582. MAYIT DISIKSA KARENA RATAP TANGIS KELUARGANYA
٥٨٢ – اِنَّ المَيْتَ لَيُعَذِّبُ بِبُكَاءِ اَهْلِهِ عَلَيْهِ.
Sesungguhnya mayit itu pasti disiksa karena ratap tangis keluarganya atas (kematian)nya.
Diriwayatkan oleh Syaikhan dari Umar bin Khattab.
Sababul wurud
Aisyah pernah menceritakan ucapan Umar bin Khattab yang mengatakan bahwa mayit disiksa karena ratap tangis keluarganya, yang menurutnya ucapan itu berasal dari Rasulullah SAW. Lalu Aisyah berkata: “Semoga Allah mengampuni ayah Abdur Rahman (panggilan Umar), karena dia tidak berdusta malainkan akulah yang lupa dan khilaf. Menurut riwayat lain, bahwa Rasulullah SAW bertemu dengan kuburan seorang wanita Yahudi yang sedang diratapi oleh keluarganya. Maka Rasulullah bersabda: “Sesungguhnya mereka meratapi mayatnya, dan sesungguhnya mayatnya disiksa di kuburnya.” (Riwayat Muttafaqun ‘alaih).

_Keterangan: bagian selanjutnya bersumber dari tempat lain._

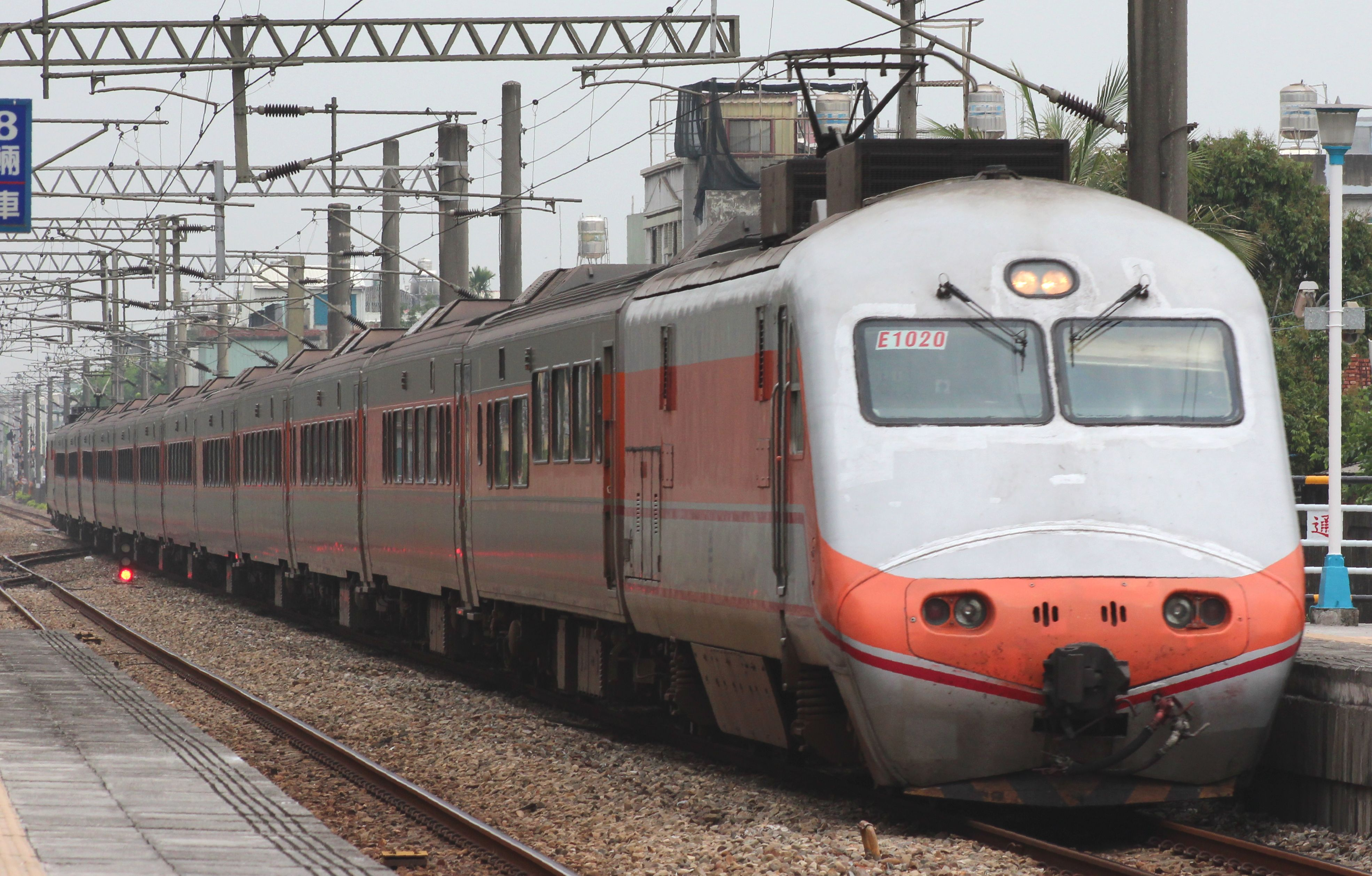 台湾鉄路管理局E1000型電車

Ada lagi riwayat lain dari Aisyah: “Semoga Allah merahmati Umar, tidak demi Allah tiadalah Rasulullah mengabarkan tentang Allah menyiksa orang mukmin karena ratap tangis keluarganya. Dan riwayat dengan lafaz seperti itu terdapat dalam Shahih Muslim, tetapi dengan bunyi ujung kalimat “libukai hayyin” (karena ratap tangisnya orang yang hidup atas kematian mait itu), Bukhari Muslim juga meriwayatkan dari Ibnu Mulaikah, dari Ibnu Umar, yang di dalam bagian akhir dari teksnya mengungkapkan ucapan Aisyah: “Demi Allah tiadalah Rasulullah SAW mengabarkan bahwa orang mukmin disiksa karena ratap tangis keluarganya, akan tetapi Rasulullah SAW bersabda: “Akan bertambah siksaan untuk orang kafir karena ratap tangis keluarganya karena kematiannya.”
Keterangan
Meratapi mayat dan mencabik-cabik baju di dada termasuk perbuatan orang-orang jahiliah, sebagaimana tergambar dalam sya’ir Tharfah ibnu Abad:
Bila aku mati, ratapilah mayatku karena aku adalah berhak atas ratap itu
Robeklah baju di dada hai Ummu Ma’bad.
Boleh jadi maksud larangan tersebut karena mayat merasa terusik mendengar tangis orang ketika dia menghadapi sakratul maut. Keluarga dan orang-orang yang hadir berteriak-teriak di sekitarnya dan meratapinya, seperti ayah merasa terganggu karena tangis anaknya. Maka mendengar tangis bagi orang yang meninggal adalah siksaan itu sendiri sebagaimana dimaksud oleh hadits tersebut di atas. Dengan begitu hadits ini tidak bertentangan dengan bunyi ayat: “Walaa taziru waaziratun wizra ukhraa” (Tidaklah orang dapat memikul beban (dosa) orang lain). Wallahu a’lam.